The failure to detect conjugated testosterone in male urine was surprising but clearly points to the need to look for alternative metabolises. Androstanediol is one possibility which we are currently investigating further. Thus, although the identification of the major urinary metabolite of testosterone may eventually lead to successful physiological assessment of male breeding status, for the present such assessment must chiefly rely on observation of matings by known males, and of regular consorting by particular males with females which are likely to be in oestrus.
It was found that larger and probably more mature males had larger home ranges. It remains to be determined whether these larger males are necessarily breeders, or occupy a minimum home range size that may be used as another indicator of breeding status. If a correlate of breeding status in the form of a urinary androgen is found, it should be possible to determine which males are breeding, simply from its levels in urine. However, given recent information about the carless male rhinoceros in Addo Elephant National Park that was castrated yet continued to guard females and attempt to mate (Hall-Martin 1986), this is open to doubt. Hall-Martin's observations should be taken into account by managers of rhinoceros sanctuaries: whilst castration might prevent further genetic contributions from males that have sired too many calves in a given sanctuary, it might lead to behavioural problems and obstruction from the castrates.
Results on the assessment of reproductive status in females were more encouraging. Studies on captive female black rhinoceros indicate a variable but significant increase in the levels of immunoreactive pregnanediol-3glucuronide during mid to late pregnancy (Ramsay et al. 1987; Hodges & Green in prep.), and the present data substantiate this. Given the variability in levels between animals and the limited number of data available, it is difficult to gauge the ultimate value of the pregnanediol-3-glucuronide assay as a pregnancy test in this species.
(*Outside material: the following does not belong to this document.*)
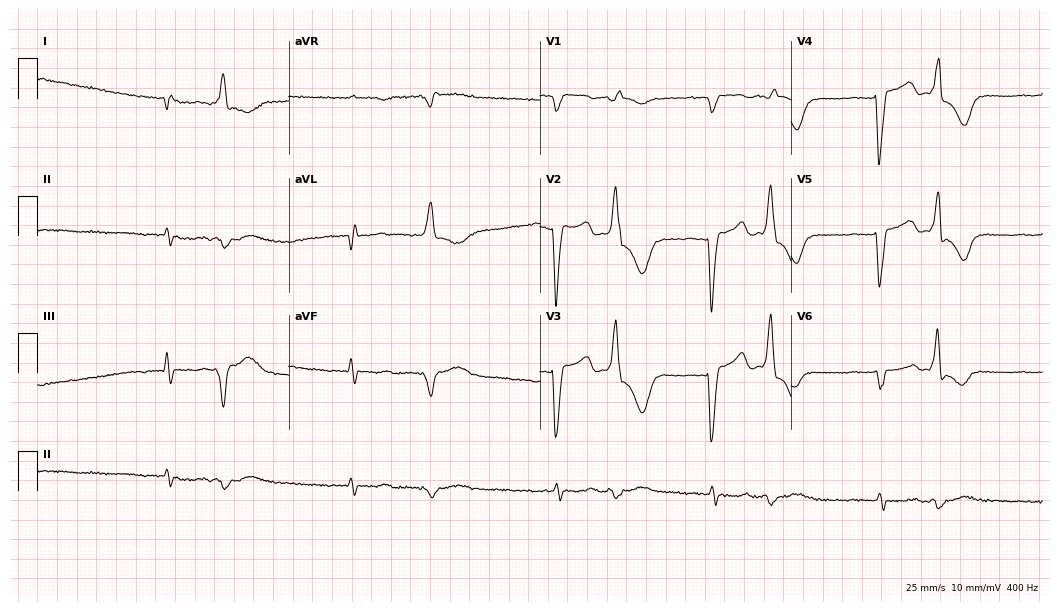
Standard 12-lead ECG recorded from a 75-year-old female (10.2-second recording at 400 Hz). None of these six findings is recorded: first-degree AV block, right bundle branch block (RBBB), left bundle branch block (LBBB), sinus bradycardia, atrial fibrillation (AF), sinus tachycardia. Other findings, if any, are not listed.

At the moment, however, we can say that high levels of immunoreactivity are a certain indicator of pregnancy and that the method required to perform the test under field conditions is now available. The value of such a test for pregnancy in the wild would be considerable as a tool in the monitoring and management of rhinoceros sanctuaries, and we are currently hoping to attempt collection from female rhinoceros in more open habitat, where matings are easily recorded and progress of gestation and parturition monitored.
It was noted earlier how difficult it may be to collect urine samples regularly from free-ranging females, and thus allow the possibility of accurate determination of peak oestrus. The fact that urine of oestrous females is deposited frequently in small amounts and is typically not sprayed means that, besides urine being hard to obtain from female rhinoceros outside oestrus, it is most unlikely that it will be possible to collect regular urine samples of sufficient volume from free-living oestrous females.
This should be borne in mind in considering the future possibility of artificial insemination of female black rhinoceros in sanctuaries. Except by observing matings by resident males, it may prove impractical to monitor oestrus accurately in any female black rhinoceros except those in captive conditions. It should also be noted that levels of oestrogens in the urine of captive female black rhinoceros so far show no relationship to the onset or termination of oestrus (Ramsay et al. 1987), and at present it is not possible to detect the time of ovulation in this species using any method of urinary hormone analysis.